沈長清冷哼了一聲,看他手忙腳亂的拉褲鏈。
“沈副總,哪髒?”
沈長清指著杜佳明站的角落,“那!”
黃珊珊有點納悶,還是衝著杜佳明走去。
杜佳明把外套一攏,蓋住沒整理好的褲子,瞪了一眼沈長清,又不能發作,隻能灰溜溜的走了。
黃珊珊沒了擋著她地的人,走過去低頭打掃,看見一個小袋,難為情的回頭看沈長清。
“怎麼了?”
“這個……”
沈長清順著她的目光看過去,地上有一片安全套。心裏鄙夷了一聲,“掃了!”
沈長清開了百葉窗,又提了一句“以後別放他進來了。”
“啊?”
黃珊珊的話音在辦公室裏回蕩,主角已經踩著高跟鞋出了門。
正好也不忙,沈長清自己去樓下拿快遞,路過前台還要了一瓶溫的百歲山。
一出門就趕緊裹緊大衣,風一股腦的把衣領頭發往臉上糊,遠遠看見路邊的快遞車,小跑著過去。
快遞小哥禮貌的把快遞交到她手上,露出一小截皸裂的手指,沈長清在他收回手的時候把水放上去。
捂的隻剩眼睛的小哥眼角彎了彎,說了句謝謝。
快遞小哥走了之後沈長清才把快遞信封揣進懷裏進樓。
就在前台處拆開快遞,沈長清打開信瀏覽了一遍,交給前台,"幫我送一趟人事部。"
這家夥,鬧分手的時候沒辭職,這和好了居然要辭職了。
還是給楚涵撥了一個電話。
電話是李如彬接的。
"沈姐。"
"涵涵不在嗎?"
"她出去了,等她回來我讓她給你回個電話吧,還有沈姐,我們要結婚了。"
"真的?!"
沈長清發現自己身邊的人結婚自己會激動成這樣,差點手舞足蹈起來。
"就是說她辭職就是為了結婚?"
"嗯……"
李如彬情緒不高,沈長清沒再多提,說了兩句無關痛癢的話就掛了。
他們還在福建,楚涵跟她說她父母雖然同意他們繼續在一起了,卻要求李如彬留在福建,以後結婚的話也在這裏安家。

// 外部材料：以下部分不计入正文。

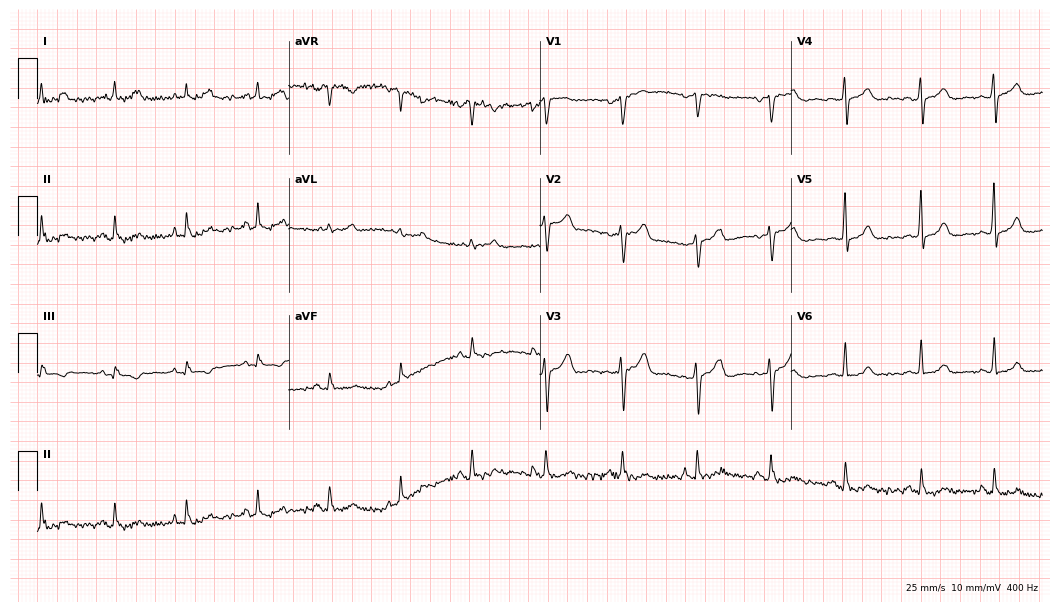
Electrocardiogram (10.2-second recording at 400 Hz), a female, 50 years old. Of the six screened findings (first-degree AV block, right bundle branch block (RBBB), left bundle branch block (LBBB), sinus bradycardia, atrial fibrillation (AF), sinus tachycardia), none is recorded. Findings outside these six are not listed.
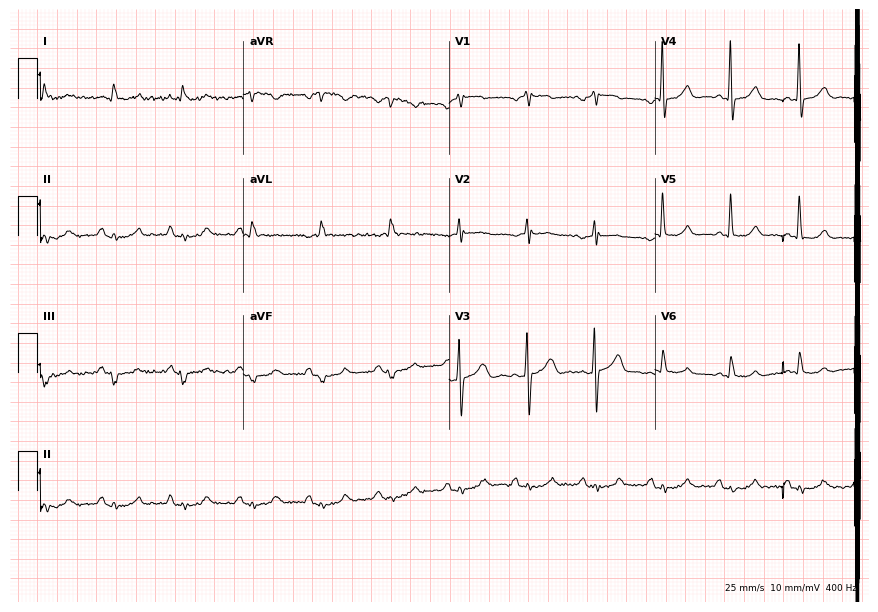
12-lead ECG from a 79-year-old man (8.4-second recording at 400 Hz). No first-degree AV block, right bundle branch block, left bundle branch block, sinus bradycardia, atrial fibrillation or sinus tachycardia recorded for this tracing. Only these six findings were labelled.
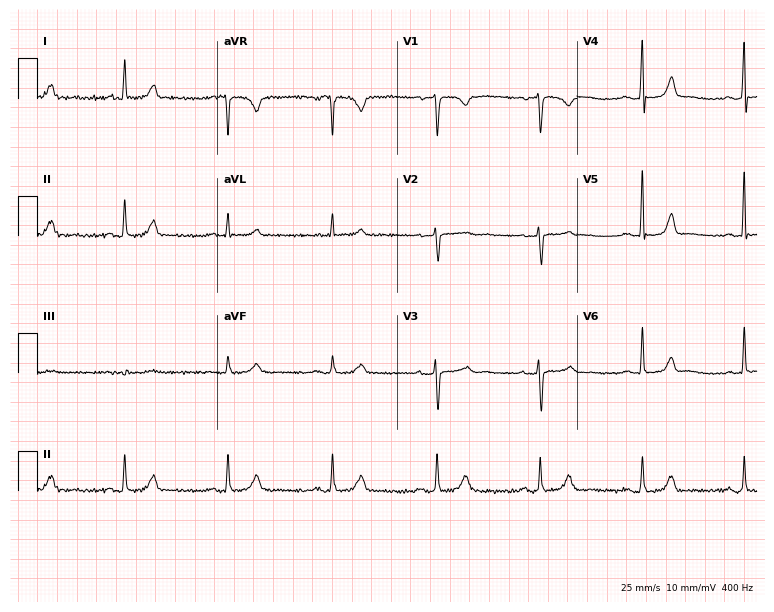
12-lead ECG from a female patient, 51 years old (7.3-second recording at 400 Hz). Recorded interpretation: within normal limits.
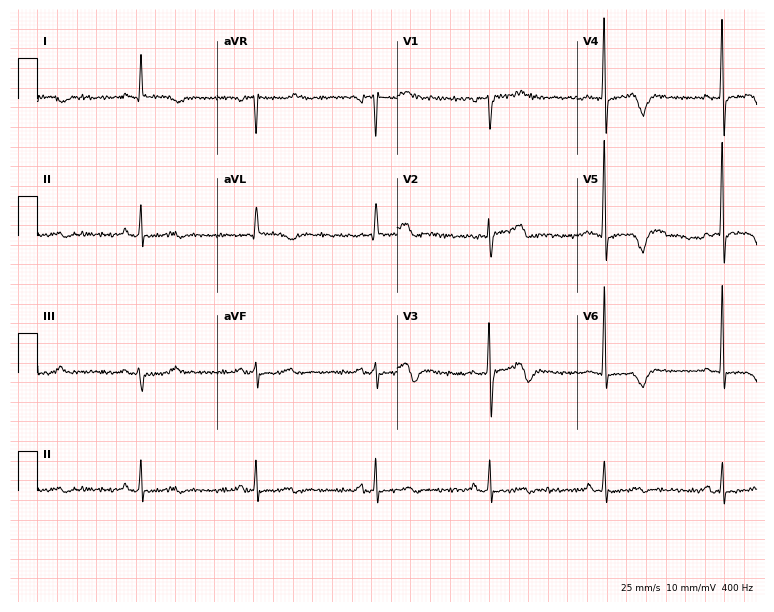
Resting 12-lead electrocardiogram (7.3-second recording at 400 Hz). Patient: a 69-year-old male. None of these six findings is recorded: first-degree AV block, right bundle branch block, left bundle branch block, sinus bradycardia, atrial fibrillation, sinus tachycardia.
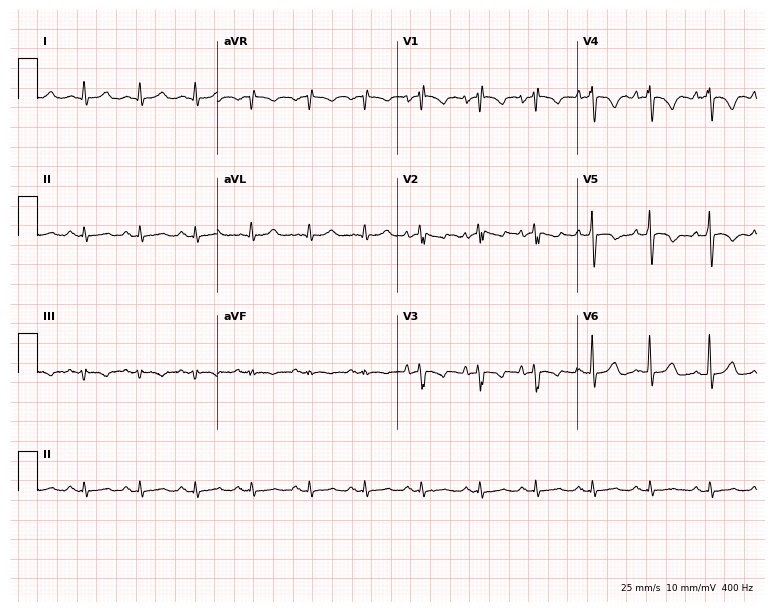
Standard 12-lead ECG recorded from a 78-year-old man (7.3-second recording at 400 Hz). None of these six findings is recorded: first-degree AV block, right bundle branch block (RBBB), left bundle branch block (LBBB), sinus bradycardia, atrial fibrillation (AF), sinus tachycardia.

中國的男生好像沒有幾個不在乎這一點的,李如彬雖是孤兒,沒有家庭的牽掛,但北京卻有他的事業和全部的人脈關係。
他難免答應的有點不情願。
婚禮定在臘月二十,想到以後再難見到了,沈長清有點心酸,楚涵之後,自己在北京連個說心裏話的人都沒有了。剛開始共事時兩人並不是很投機,沈長清覺得楚涵在工作方麵太白,沒點默契,私下裏也沒什麼交集。楚涵覺得沈長清風風火火的,年紀輕輕能力也好,多少有點小女生的不平。但這也隻是開始,隨著兩人越來越多的了解,還有工作上的重合,讓她們發現對方居然契合自己的口味。
楚涵朋友不多,深交的更少,沈長清也是如此,加上年齡相近,變得開始惺惺相惜起來。沈長清想起她們一起去見過客戶後異口同聲的罵人家柳扒皮、一起去洗手間扣嗓子眼吐酒,還有背著姓許的帶她去最火的夜店看不穿衣服的小哥哥……
楚涵總抱怨沈長清帶壞了自己,沈長清就拿夜店的事堵她。兩個人都愛玩,唯一的區別就在於楚涵有一顆想安定的心,沈長清沒有。用楚涵的話說就是沈長清是一個要浪很久的女人。
內衣扣響了一下,沈長清不緊不慢的放下酒杯,像客戶抱歉的笑笑,含著胸走了出去。熟練的把內衣整好,手機屏亮了,在洗手台上震動。擦著手上的水,沈長清瞄了一眼,把紙扔進紙簍,盯著手機等它響完。
屏幕熄了,手指點了兩下撥出去一個電話。
“趙總,我去伊春,如果我能拿下景區的地,我想要個假期,好,半年。”
有包間的客戶從門口路過,歪頭跟沈長清說讓她趕緊回去接著喝,沈長清迎合的笑著點頭,人一走笑容就收了回來,翻了個白眼,還是趕緊回去了。
沈長清是個名副其實的女強人,每天煥然一新滿懷熱情的接著一個又一個case,酒桌三天兩頭就上,飛機場的清潔工都混的眼熟了,別人眼裏她就是一個永遠滿血的超人,卻忽略了她的性別。她日複一日的奔波打拚,見過的人良莠不齊,應付的場麵也魚龍混雜,有時候明明心裏都要吐了卻還得笑眯眯的應承,這些年不管她怎麼修身養性去學習優雅的東西都免不了被世俗摻雜了心。會阿諛奉承,會假麵相迎,會忍氣吞聲。